Timing accuracy — MAE start, MAE end, and mean IoU per model
Model MAE Start MAE End Ratio
gemini-3-flash2.9s 2.0s 1.5×
qwen-3.5-flash3.8s 1.9s 2.0×
gemini-3.1-flash-lite3.9s 2.1s 1.9×
claude-haiku-4.54.0s 2.2s 1.9×
qwen-3.6-flash4.8s 1.6s 3.1×
gpt-5.4-nano5.0s 1.5s 3.4×

Start boundaries are consistently ~2× harder than end boundaries across all models. This makes intuitive sense: sponsor segments often begin with a natural transition ("speaking of which..."), while endings are marked by clearer signals ("anyway, back to..."). The prompt instructs models to start 2–3 seconds before the transition phrase and include music gaps — this ambiguity makes start detection inherently noisier.

> Cost-Performance Frontier

For a production service processing thousands of videos daily, cost per video is a critical dimension. The spread across models is dramatic — about an 11.7× cost difference between the cheapest and most expensive model.

> Cost vs F1

Cost-performance Pareto frontier. Top-left corner is the sweet spot.

> Cost per Video

API cost for a single video analysis, sorted cheapest first.

> Latency

Response time in seconds. Solid = median, faded = p95.
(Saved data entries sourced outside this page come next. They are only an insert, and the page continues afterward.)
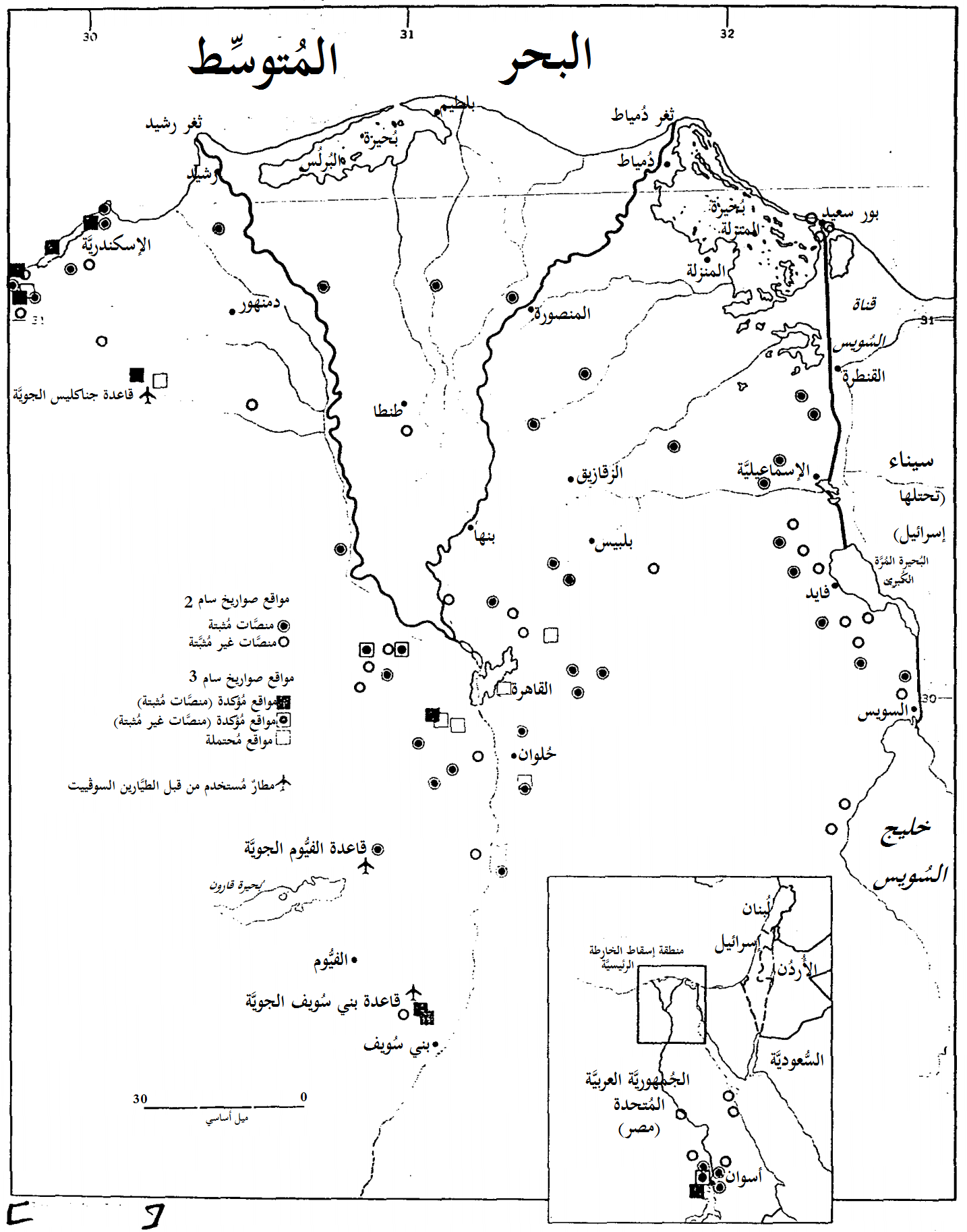 خارطة تُبيِّن مواقع صواريخ سام السوڤيتييَّة في مصر اعتبارًا من شهر أيَّار (مايو) سنة 1970م. صُنعت الصُورة الأصليَّة من قبل وكالة الاستخبارات المركزيَّة.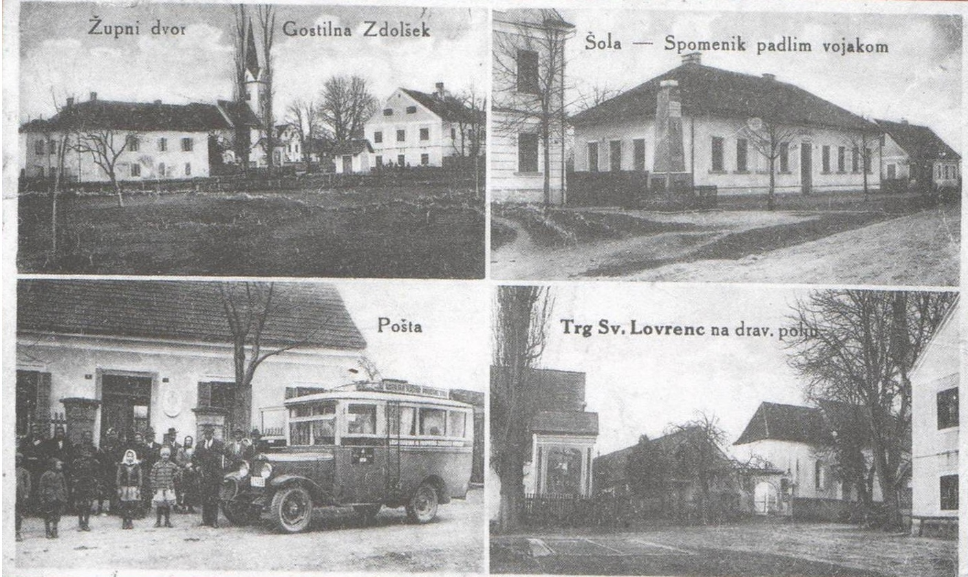 Razglednica Sv. Lovrenca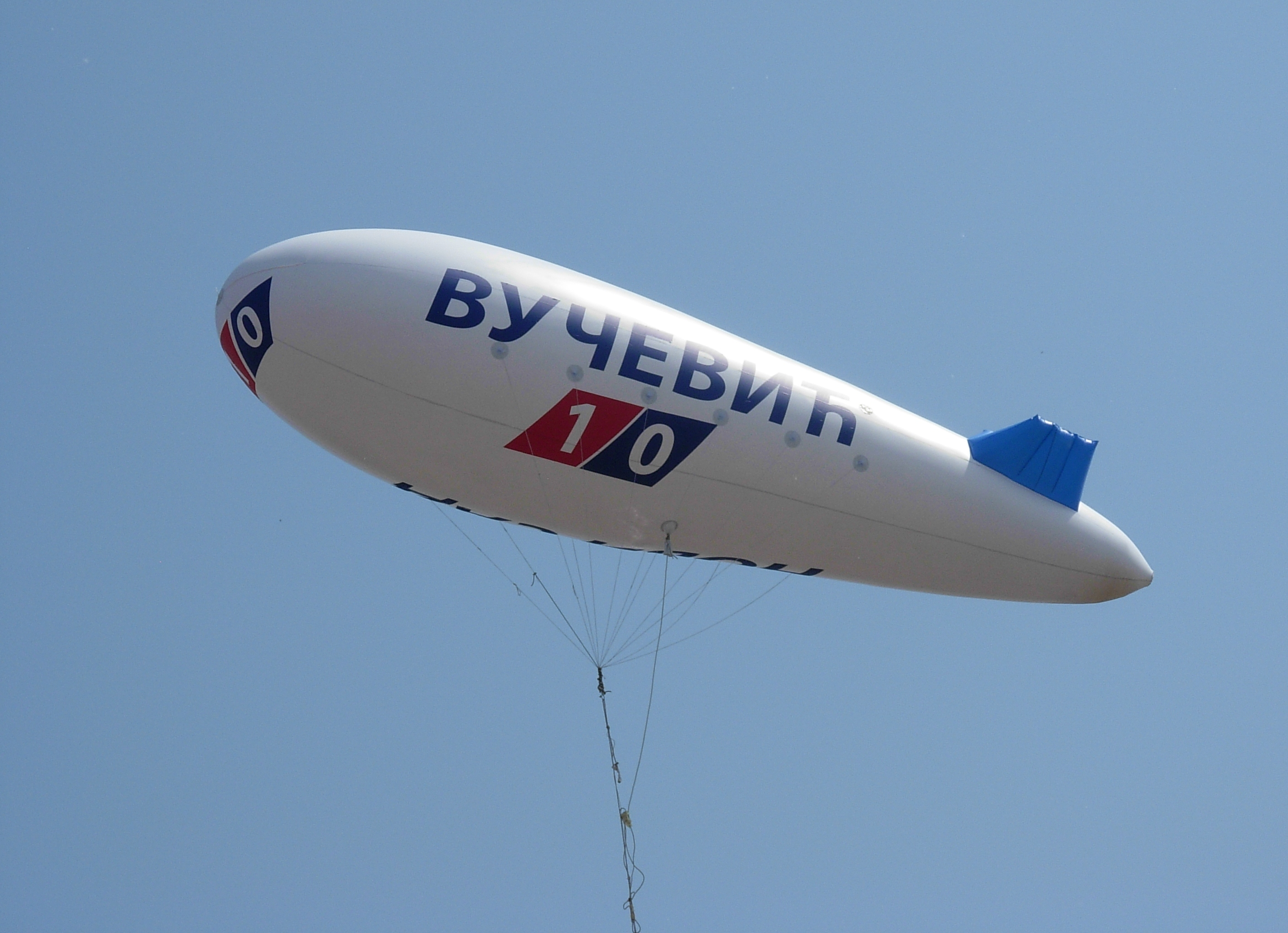 Balon - Srpska napredna stranka, u Novom Sadu.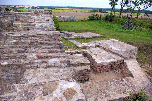 Lihula väravaehitiste konserveeritud müürijäänused.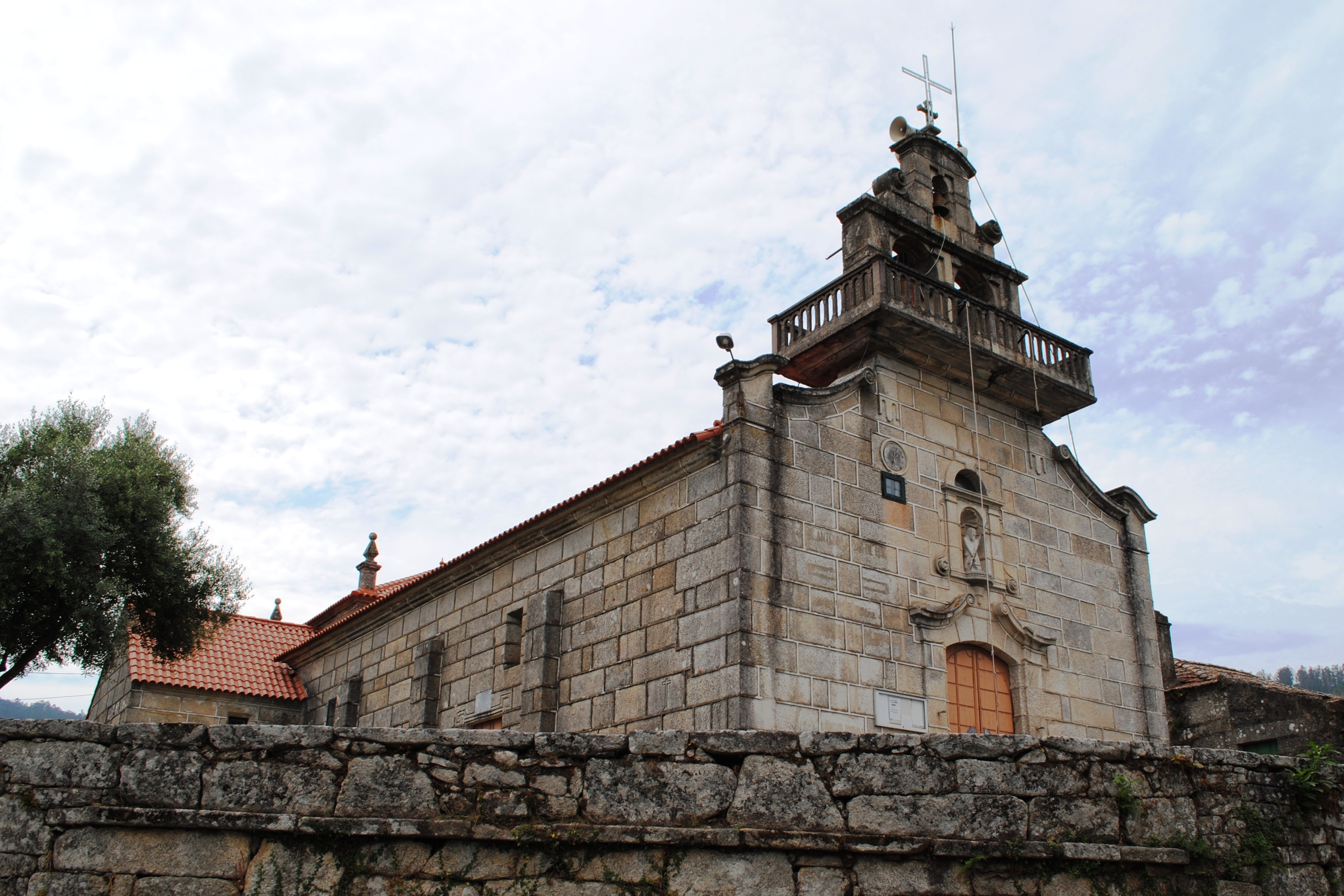 O Porriño, S. Xoán Bautista de Chenlo, igrexa.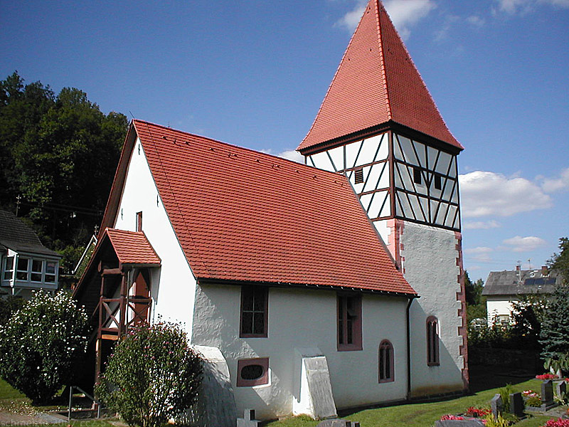 St.-Mauritius-Kirche in Osterburken-Hemsbach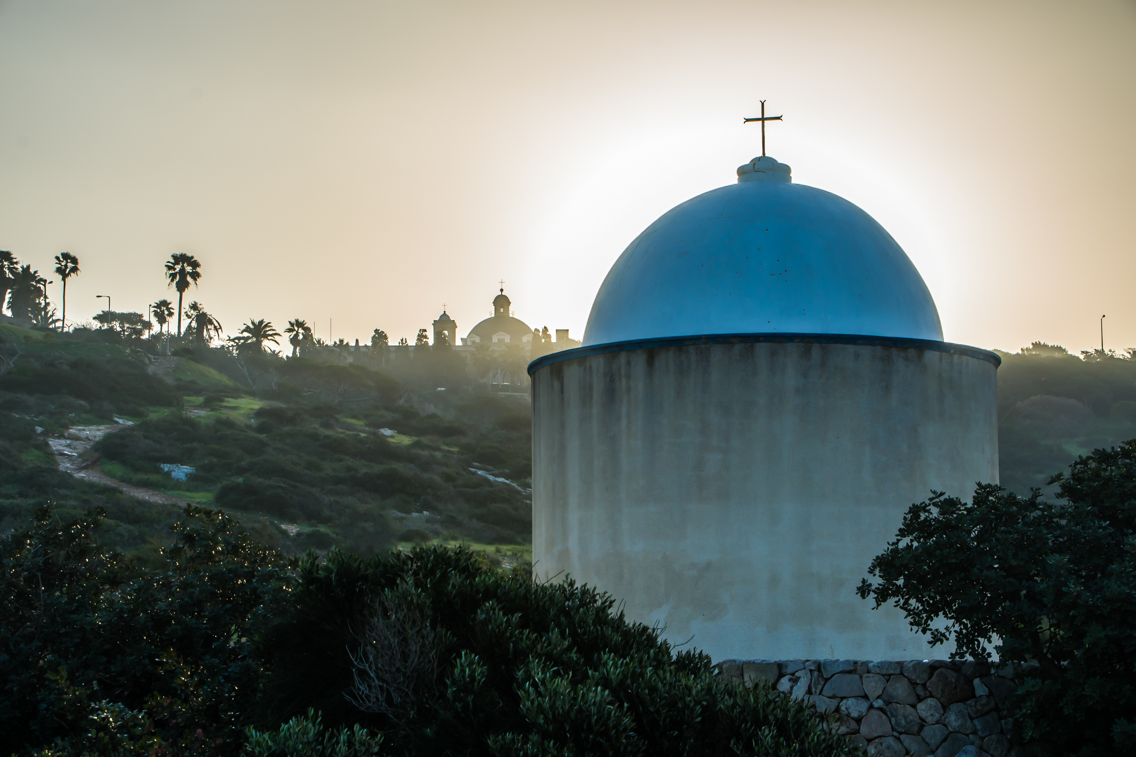 המנזר הכרמליתי (סטלה מאריס) בחיפה. סְטֶלָה מַארִיס (מלטינית: Stella Maris – "כוכב הים") הוא אזור בראש הכרמל ובו מתחמים של מנזר וכנסייה בני מאות שנים, קפלות ושאר בניינים השייכים למסדר הכרמליתי. המושג "כוכב הים" במסורת הנוצרית הקתולית הוא אחד האספקטים של הבתולה הקדושה, שבהקשר זה מוצגת כקשורה במיוחד אל הים ומגוננת על יורדי ים, מלחים ודייגים. המסדר הכרמליתי נוסד במקורו על הר הכרמל בתקופת ממלכת הצלבנים בידי נזירים שחיו במערות בהשראת אליהו הנביא. המסדר שגשג והתרחב משם לרחבי אירופה.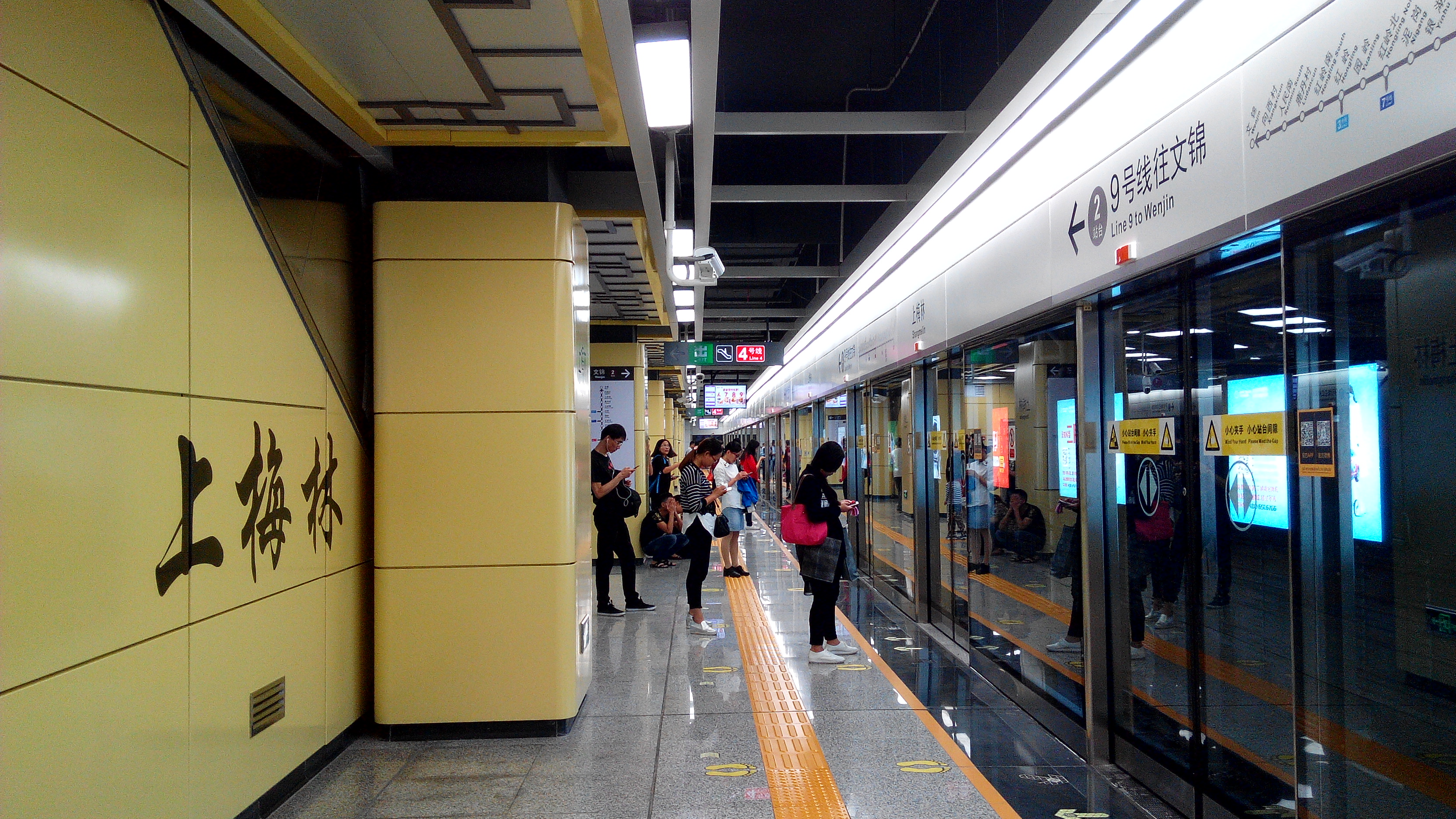 深圳地铁9号线 上梅林站2号站台

For an ad-skipping product, the cheapest model is not automatically the best choice. qwen-3.5-flash is the strongest cost-efficiency pick at roughly 557 F1-points per dollar, but gemini-3.1-flash-lite buys a higher overall F1 and stronger recall. In practice, that extra cost may be worth it when missed sponsor blocks are more painful than a small increase in API spend; qwen-3.5-flash is the lean default, while gemini-3.1-flash-lite is the safer quality-first option.

> Limitations

  • Dataset size. 65 videos is enough to surface broad patterns but too small for fine-grained statistical claims. Bootstrap CI widths of ~12–16 pp reflect this — differences smaller than that may be noise.
  • LLM-as-ground-truth. The gold GT itself is produced by AI models, not human annotators. While the multi-model consensus protocol with Krippendorff's α = 0.857 suggests high internal reliability, systematic biases shared by all reference models would be invisible.
  • Single-pass evaluation. Each model runs once per video at temperature 0.3 with a uniform reasoning budget (1024 thinking tokens) and a 4096-token output cap. No ensembling or multi-pass aggregation is used.
  • Pricing volatility. API costs are based on published rates at time of evaluation and may change.